We spoke Farsi, immediately, and so language also has that connecting power. But language can also become a certain border. There are things and situations where I can express myself better in Farsi and then there are others where I am more comfortable with English – it depends on the context.
Gulzar, Beauty Salon, 2021: The subject of salons is represented a lot in my work. My inspiration and explorations were really tied to understanding what public spaces Afghan women feel liberated and where they find a sense of belonging. This subject is also questioning (western) beauty politics, which are very different, because here (in the US) we can be very exhibitionist with our bodies while outside. What I noticed whilst going to salons in Kabul City was that everybody was feeling so liberated: they were enjoying getting their nails done, getting their hair done, but then, as soon as they would walk outside, it would be under a hijab, or their burka, or any other fabric that the women would choose to feel protected. So the beauty politics come down to women wanting to be beautiful for themselves not for men, and not for the male gaze.

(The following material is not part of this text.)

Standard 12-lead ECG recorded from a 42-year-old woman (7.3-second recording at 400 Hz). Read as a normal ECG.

For this show, however, I was less interested in focusing strictly on gender normativity, but more in comparing my experience of being “inside and outside”. In this particular salon where I was getting my nails done – Gulzar Beauty – I noticed the multilingual writings. It excited me to realise that there were multiple different (brown-skinned) women working in the same space: I felt really safe being among them and being treated by them. And then the flip-side was when I walked outside and I would see so many of these advertising images of men and women being treated, but their skin colours would be white. There is just a lot of dominant beauty (propaganda) around white bodies that communities are still promoting: the representation of the “other” face as opposed to their own.

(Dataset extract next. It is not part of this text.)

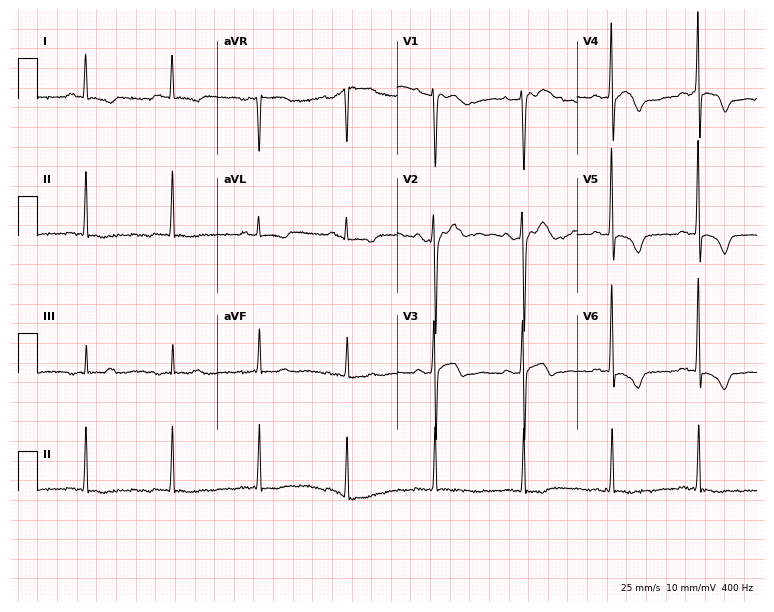
Standard 12-lead ECG recorded from a man, 64 years old (7.3-second recording at 400 Hz). None of these six findings is recorded: first-degree AV block, right bundle branch block, left bundle branch block, sinus bradycardia, atrial fibrillation, sinus tachycardia. Other findings, if any, are not listed.

Being an artist is a very privileged position, one where you can flip the story, and therefore flip history in a way. So I took the opportunity and the space to do that – to make people with browner skin be treated, to help them heal and relax. This past year has been all about mindfulness and self-care. And so I called this piece Rupture and Repair, as it is made up of all those different layers, whilst also providing an oasis of tranquility. I printed a seascape on chiffon and collaged it with the person getting head massaged and that way embodying these two layers of rupture and repair: once you're broken there will be time to be healed again and that is obviously also very autobiographical.

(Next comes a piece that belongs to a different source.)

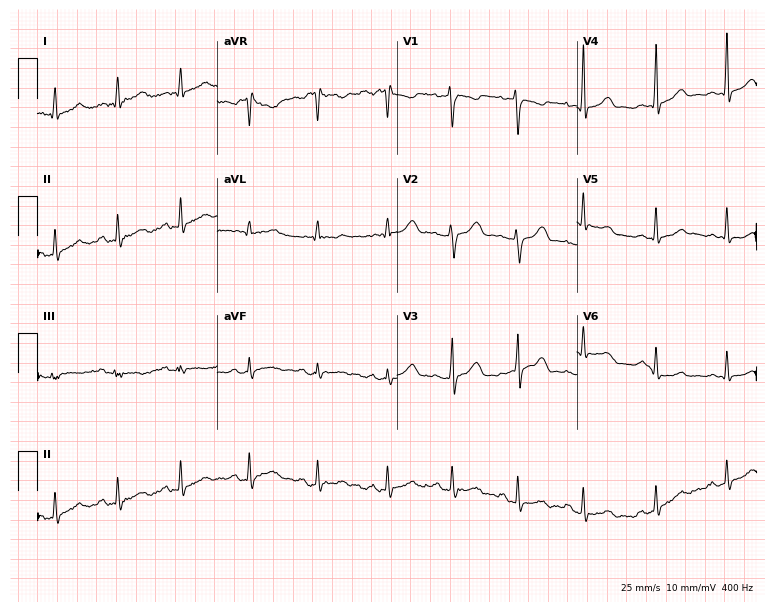
Resting 12-lead electrocardiogram. Patient: a female, 24 years old. None of these six findings is recorded: first-degree AV block, right bundle branch block, left bundle branch block, sinus bradycardia, atrial fibrillation, sinus tachycardia.
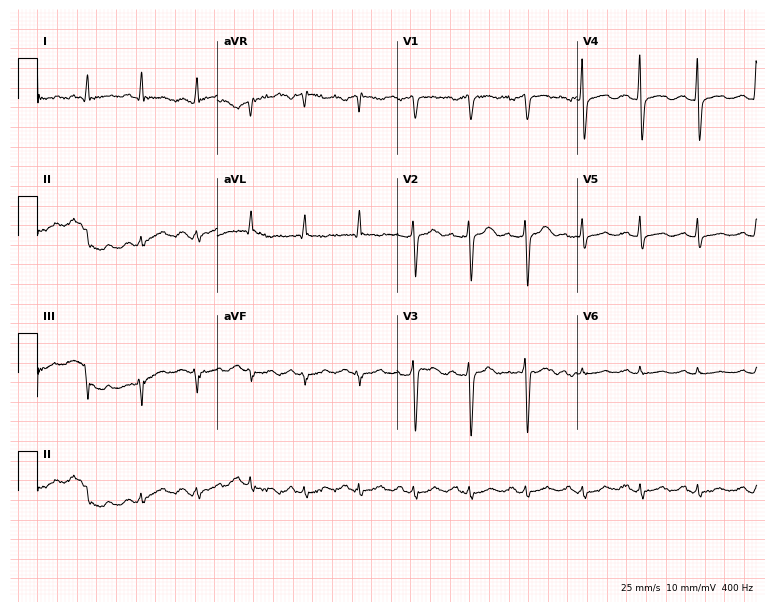
Resting 12-lead electrocardiogram (7.3-second recording at 400 Hz). Patient: a 46-year-old male. The tracing shows sinus tachycardia (a sinus rate of 100 beats per minute or more).

CB: Have you found your home?
HA: Making these images and these works sort of ensures that these feelings, associations, and memories (of home) will stay with me. So I would say yes. There were these moments particularly when meeting the people I mentioned that I felt like I was home but you know that is momentary – sometimes it stays with you sometimes it goes away again, but I guess that is just the migration experience. So I don't know, I feel at home in a way that I have the artist community here and that is the sort of home that I always longed for and always searched for. And I am happy to have that. It’s a very solid question, and ultimately it’s both: yes and now. It is – again – in between.
Hangama Amiri: Wandering Amidst the Colors is on view until May 1st, 2021 at Albertz Benda.